目前仍在横店驻扎的小A称,今年与去年的横店景象截然不同,充分诠释了什么叫“人去楼空,世态炎凉”。 去年,横店明清宫苑一天就有20多个剧组在此拍摄,群演供不应求,是个人都能来当演员。今年,只要哪个剧组宣布线下面试,演员们便蜂拥而至。 “开门那一刻,场面就像超市大爷大妈抢鸡蛋。”小A说,“景区虽然空荡荡,但还有一大群工作人员待岗就业,期盼着能回到去年的繁华盛世。” AI冲击的并非某几个演员,而是整个过去靠“快拍、快更、快变现”跑通的真人短剧生态。 过去行业粗放增长时,霸总模板换个名字就能拍几十遍,演员只要长相过关、配合度高就有活干。如今,这类流水线短剧AI全部能接,且成本更低、速度更快。 2近日,62岁的TVB演员吴启华,将20岁巅峰时期的肖像权卖给某AI制作团队,盘活了沉睡三十年的“颜值资产”。 网友调侃:“以前说法拉利老了还是法拉利,现在好了,法拉利直接永生!”
目前这尚未成为行业普遍现象,但“真人演员能否被AI替代”已成为全行业热议话题。 国家一级演员濮存昕从专业角度认为,AI无法替代演员,因为AI缺乏眼眸中的灵光,无法通过眼神与观众进行有效沟通。 况且,演员带来的不可知的差异性,也是固定表演模式的AI无法替代的。 影视从业者、视频号“强哥聊影视”指出,一些最烧钱的大场面戏,其中的演员可以被AI代替。但强调“活人感”的电影,仍需真人表演。

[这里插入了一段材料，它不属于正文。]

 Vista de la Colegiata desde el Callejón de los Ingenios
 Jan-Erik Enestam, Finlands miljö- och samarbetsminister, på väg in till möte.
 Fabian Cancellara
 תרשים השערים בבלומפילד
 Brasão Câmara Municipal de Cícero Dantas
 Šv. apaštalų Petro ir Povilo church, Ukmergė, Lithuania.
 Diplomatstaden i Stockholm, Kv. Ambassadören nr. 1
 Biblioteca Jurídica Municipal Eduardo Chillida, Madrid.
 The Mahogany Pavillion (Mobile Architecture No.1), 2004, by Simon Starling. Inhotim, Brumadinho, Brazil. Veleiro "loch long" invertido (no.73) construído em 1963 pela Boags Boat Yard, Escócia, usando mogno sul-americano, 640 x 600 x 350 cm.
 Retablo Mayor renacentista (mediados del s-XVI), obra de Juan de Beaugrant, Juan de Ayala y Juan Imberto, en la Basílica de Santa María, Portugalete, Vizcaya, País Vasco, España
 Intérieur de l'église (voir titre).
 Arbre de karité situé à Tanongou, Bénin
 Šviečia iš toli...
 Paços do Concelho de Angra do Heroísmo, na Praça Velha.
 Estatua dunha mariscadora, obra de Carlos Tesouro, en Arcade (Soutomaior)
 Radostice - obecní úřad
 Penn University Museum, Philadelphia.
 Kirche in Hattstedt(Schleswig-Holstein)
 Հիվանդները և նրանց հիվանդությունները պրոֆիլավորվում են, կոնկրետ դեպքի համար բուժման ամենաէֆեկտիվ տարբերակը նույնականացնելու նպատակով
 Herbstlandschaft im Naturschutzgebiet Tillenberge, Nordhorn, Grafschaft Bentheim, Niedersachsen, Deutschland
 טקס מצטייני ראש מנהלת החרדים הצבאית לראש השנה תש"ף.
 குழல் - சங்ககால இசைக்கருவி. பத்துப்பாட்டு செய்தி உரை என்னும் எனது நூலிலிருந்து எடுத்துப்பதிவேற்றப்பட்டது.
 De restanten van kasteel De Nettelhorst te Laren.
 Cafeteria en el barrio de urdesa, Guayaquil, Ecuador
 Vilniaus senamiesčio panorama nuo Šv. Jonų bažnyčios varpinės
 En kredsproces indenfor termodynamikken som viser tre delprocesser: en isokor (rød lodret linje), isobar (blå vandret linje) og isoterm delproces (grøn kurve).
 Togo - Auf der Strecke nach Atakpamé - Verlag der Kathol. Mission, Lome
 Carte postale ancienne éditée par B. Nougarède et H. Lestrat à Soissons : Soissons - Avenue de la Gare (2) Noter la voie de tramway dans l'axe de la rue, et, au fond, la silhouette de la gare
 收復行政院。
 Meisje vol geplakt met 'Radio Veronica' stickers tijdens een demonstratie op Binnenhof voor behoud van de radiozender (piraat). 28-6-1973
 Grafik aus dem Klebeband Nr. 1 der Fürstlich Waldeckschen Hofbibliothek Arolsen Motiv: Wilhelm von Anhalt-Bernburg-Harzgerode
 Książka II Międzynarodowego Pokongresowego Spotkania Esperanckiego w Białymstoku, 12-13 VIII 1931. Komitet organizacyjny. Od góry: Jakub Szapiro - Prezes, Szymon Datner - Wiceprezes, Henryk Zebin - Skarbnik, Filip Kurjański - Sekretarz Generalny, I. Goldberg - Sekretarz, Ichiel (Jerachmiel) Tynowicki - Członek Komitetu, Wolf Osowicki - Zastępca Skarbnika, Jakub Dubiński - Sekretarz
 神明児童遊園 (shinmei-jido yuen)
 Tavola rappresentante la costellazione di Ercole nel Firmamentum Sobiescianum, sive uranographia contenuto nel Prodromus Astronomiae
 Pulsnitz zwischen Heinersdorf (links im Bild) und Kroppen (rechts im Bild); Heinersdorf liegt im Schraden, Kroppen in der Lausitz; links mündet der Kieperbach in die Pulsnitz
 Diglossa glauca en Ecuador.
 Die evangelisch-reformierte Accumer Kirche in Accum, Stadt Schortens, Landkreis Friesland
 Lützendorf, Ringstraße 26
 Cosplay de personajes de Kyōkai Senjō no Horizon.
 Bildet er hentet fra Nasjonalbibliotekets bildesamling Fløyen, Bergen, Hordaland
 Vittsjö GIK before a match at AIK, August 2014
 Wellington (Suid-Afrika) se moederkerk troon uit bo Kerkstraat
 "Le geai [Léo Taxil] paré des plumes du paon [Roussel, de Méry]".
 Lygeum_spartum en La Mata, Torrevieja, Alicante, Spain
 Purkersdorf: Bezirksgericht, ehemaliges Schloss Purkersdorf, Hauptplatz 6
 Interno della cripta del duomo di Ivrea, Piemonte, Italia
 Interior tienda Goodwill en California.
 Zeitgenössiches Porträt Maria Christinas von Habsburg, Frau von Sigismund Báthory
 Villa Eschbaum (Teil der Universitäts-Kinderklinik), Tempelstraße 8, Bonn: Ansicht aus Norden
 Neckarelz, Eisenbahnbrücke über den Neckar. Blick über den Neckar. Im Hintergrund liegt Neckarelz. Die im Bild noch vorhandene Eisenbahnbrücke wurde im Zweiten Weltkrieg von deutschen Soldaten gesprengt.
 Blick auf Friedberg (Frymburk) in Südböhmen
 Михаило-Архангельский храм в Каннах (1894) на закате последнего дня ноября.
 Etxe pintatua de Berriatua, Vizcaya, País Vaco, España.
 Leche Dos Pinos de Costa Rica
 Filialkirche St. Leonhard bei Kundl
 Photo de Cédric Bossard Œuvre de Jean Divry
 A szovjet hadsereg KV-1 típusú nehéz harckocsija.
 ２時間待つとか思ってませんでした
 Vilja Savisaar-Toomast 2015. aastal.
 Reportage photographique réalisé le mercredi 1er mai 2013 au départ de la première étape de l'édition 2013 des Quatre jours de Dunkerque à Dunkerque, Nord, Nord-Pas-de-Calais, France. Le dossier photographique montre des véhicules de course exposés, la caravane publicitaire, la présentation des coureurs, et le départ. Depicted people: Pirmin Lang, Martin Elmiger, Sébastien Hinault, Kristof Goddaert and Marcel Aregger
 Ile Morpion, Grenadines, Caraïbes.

如《魔戒》《复仇者联盟》这类重故事、重场面、重特效的影视,真人演员可被取代。使用AI旨在极致省钱,且这类电影对表演要求不高。 “如果你拍的是《流浪地球》,李雪健就能被取代;但像《唐伯虎点秋香》这样充满‘活人感’的戏,就不是AI能取代的了。” 对此,观众观点两极分化。 一方持乐观态度。小麦认为:“AI取代不了的是演员超出算力的那部分独属于‘人的创造力’。AI剧越多,真正的演技咖反而更有出路,就像短视频泛滥后,质量精良的长视频脱颖而出,道理类似。” 小海以近期爆火的电影《给阿嬷的情书》为例,称观众爱看的永远是真人、真情与真诚的结合体。 “AI作品打动不了人,迟早会消失。看《给阿嬷的情书》就知道了,绝大多数观众还是喜欢有真情真意的真人演绎,无论是电影还是电视。” 持反方观点的小Q则认为,随着科技发展,只要喂入足够多的素材,什么样的演员和演技都能复刻,AI演员早晚会代替真人演员。
“无法被代替的只有少部分天赋型演员。但很多演技咖走的是技术流派,技术是可以模仿和学习的。AI发展越成熟,再特别的表演方式,也只是丰富了AI的素材库。” 中戏表演系王楠老师是坚定的真人演员拥护者。他表示,AI不是取代演员,反而是拔高了演员的门槛。 他总结了AI无法取代真人演员的五点原因:
“缺乏精神力量和生命感悟,只能进行流水线式、套路式表演的演员,可能会最先被替代,因为AI特别擅长这类表演。” 3AI是短剧行业的救命稻草吗?不尽然。随着新技术全面放开,AI短剧正朝着越来越诡异的方向狂奔。 近日,有短剧从业者晒出一张“影视传媒制片人群”截图,赫然写着用500块招募真人AI形象,只需签署AI授权,提供照片视频,无需真人拍摄。
尾部演员或素人无法像吴启华那样获得“可观片酬”,而是500块,不需要你本人出演,直接买断你的形象。 一旦此口子打开,真人演员的就业机会和片酬将被再次拉低至冰点。 尽管AI短剧爆发速度惊人,但三个绕不开的硬伤正严重限制其长期生命力。 第一,是“用熬夜换产量”的畸形生产模式。 许多AI短剧小团队为赶热点、冲上新,工作人员连轴转熬大夜,一周即可赶出几十集内容。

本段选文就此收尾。